[Records for the task]

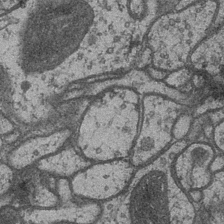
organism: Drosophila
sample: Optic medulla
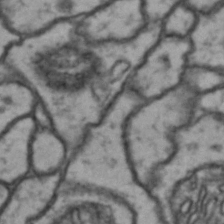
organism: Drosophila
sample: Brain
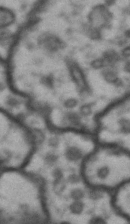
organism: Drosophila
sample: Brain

[/Records for the task]
[Records for the task]

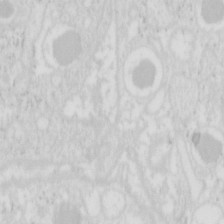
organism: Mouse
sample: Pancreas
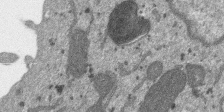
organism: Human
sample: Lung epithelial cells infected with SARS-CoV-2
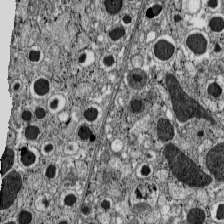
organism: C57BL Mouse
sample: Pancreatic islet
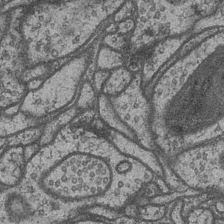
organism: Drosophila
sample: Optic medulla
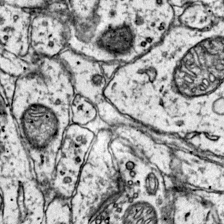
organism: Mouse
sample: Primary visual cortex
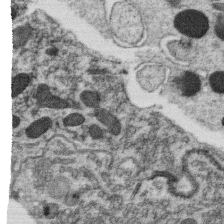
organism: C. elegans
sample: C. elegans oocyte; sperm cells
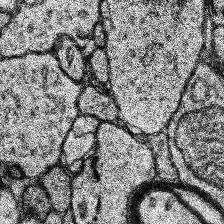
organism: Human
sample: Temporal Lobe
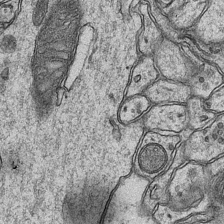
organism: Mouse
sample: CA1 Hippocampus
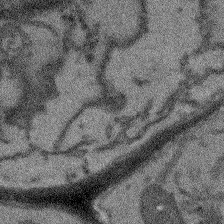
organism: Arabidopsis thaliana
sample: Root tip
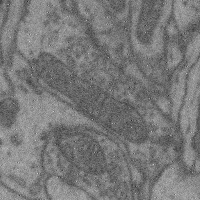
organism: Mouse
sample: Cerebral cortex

[/Records for the task]
[Records for the task]

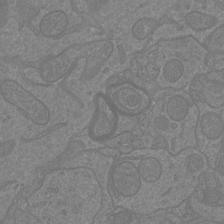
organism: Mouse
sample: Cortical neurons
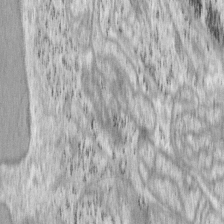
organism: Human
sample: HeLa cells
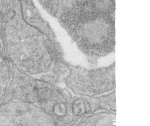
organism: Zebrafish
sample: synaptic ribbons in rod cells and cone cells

[/Records for the task]

= Problem to solve =
Reproduce exactly the lines above starting at the line containing "organism: C. elegans" and ending at the line containing "sample: Cerebral cortex", including both, but not the pictures.

= Your response =
organism: C. elegans
sample: C. elegans oocyte; sperm cells
organism: Human
sample: Temporal Lobe
organism: Mouse
sample: CA1 Hippocampus
organism: Arabidopsis thaliana
sample: Root tip
organism: Mouse
sample: Cerebral cortex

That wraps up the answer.